In the second half of the 20th century, the boundaries between art and pop music became more blurred. In the 1960s, pop musicians such as John Lennon, Syd Barrett, Pete Townshend, Brian Eno and Brian Ferry 
began to draw inspiration from their studies of art school in the past. Simon Frit claims that in the UK, the art school was a “traditional evacuation route for bright children of the working class, as well as a breeding ground for young groups such as The Beatles and above.” 

Art-pop in North America was influenced by Bob Dylan and the beat generation and became more literary thanks to the movement of the singer and songwriter folk music. Even before art / progressive rock became the most commercially successful British sound in the early 1970s, the psychedelic movement in the 1960s combined art and commercialism, clarifying the question of what it means to be an “artist” in the mass media. . The musicians of progressive music believed that artistic status depended on personal autonomy, and therefore the strategy of “progressive” rock groups was to present themselves as performers and composers “above” ordinary pop activities.

pop music

Another major influence on the development of art pop was a new movement in art known as pop art. The term “pop art” itself was first coined to describe the aesthetic value of mass-produced goods and was 
directly applicable to the modern phenomenon of rock and roll music (including Elvis Presley, an icon of early pop art). According to Simon Frith: “Pop art turned out to be a signal of the end of romanticism - to be art without artists. Progressive rock was the last step of the Bohemians ... 

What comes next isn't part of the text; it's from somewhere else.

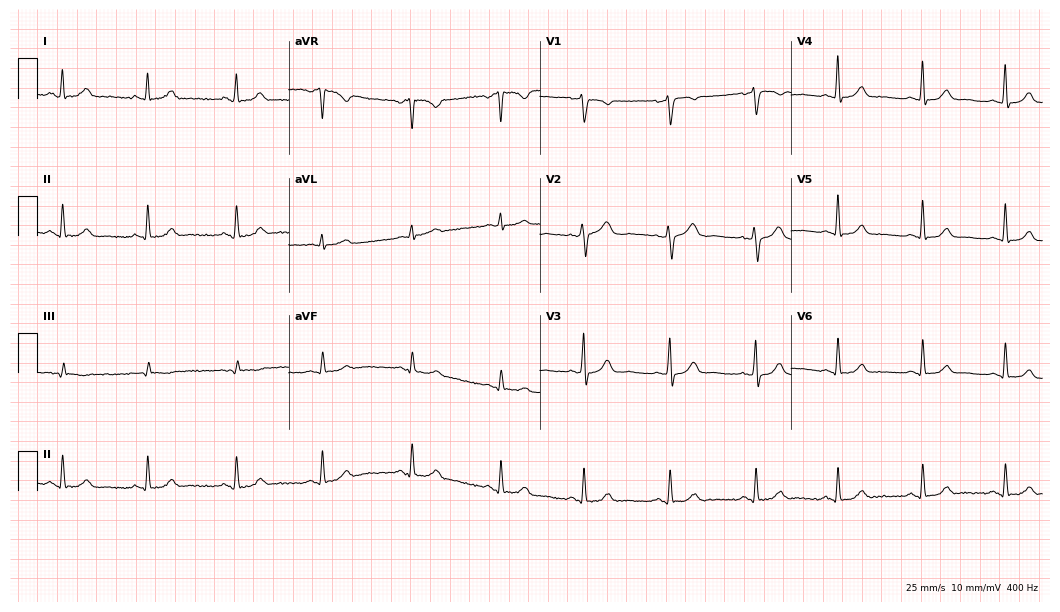
Electrocardiogram (10.2-second recording at 400 Hz), a female patient, 42 years old. Overall reading on record: normal ECG.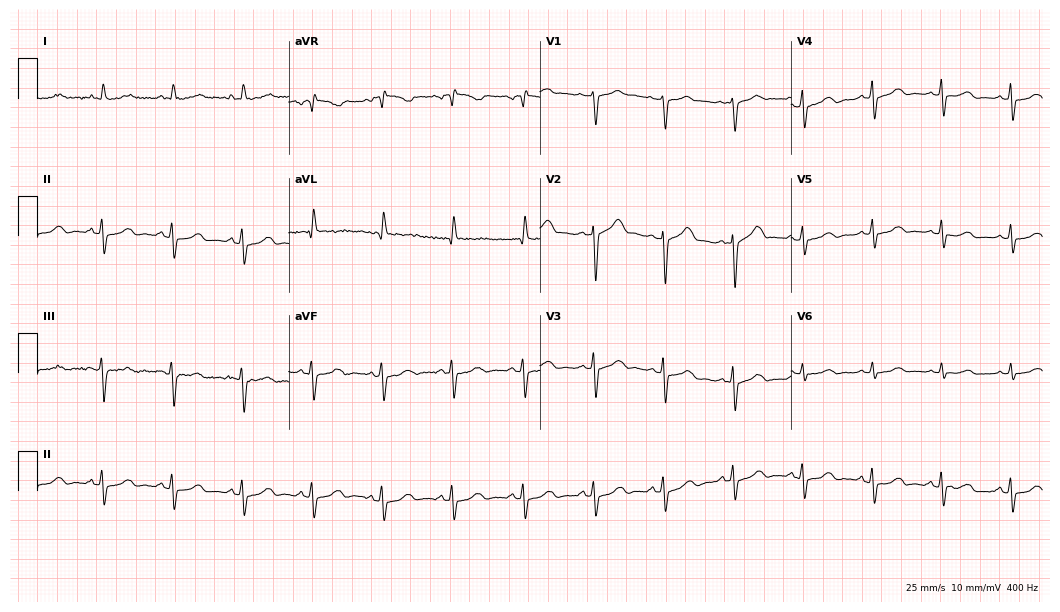
Standard 12-lead ECG recorded from a 65-year-old woman. None of these six findings is recorded: first-degree AV block, right bundle branch block, left bundle branch block, sinus bradycardia, atrial fibrillation, sinus tachycardia.

In this context, the key theorist of pop music was not Richard Hamilton or any other British artist who, despite their interest in the mass market, remained only an academic fan, but Andy Warhol. For Warhol, a significant problem was not the relative merits of "elite" and non-elite "art, but the relationship between all art and" commerce "as a whole." The American group The Velvet Underground, whose protege was Warhol, imitated the synthesis of art and pop music inherent in Warhol, echoing his emphasis on simplicity and innovative modernist avant-garde approach to art rock, which ignored traditional hierarchies of artistic representation.

1960s: Emergence


Stephen Holden traces the origins of pop music in the mid-1960s, when producers such as Phil Spector and musicians such as Brian Wilson from The Beach Boys, began to include pseudo-symphonic textures in their 
pop records (both are Americans), and The first recordings of The Beatles with the participation of a string quartet.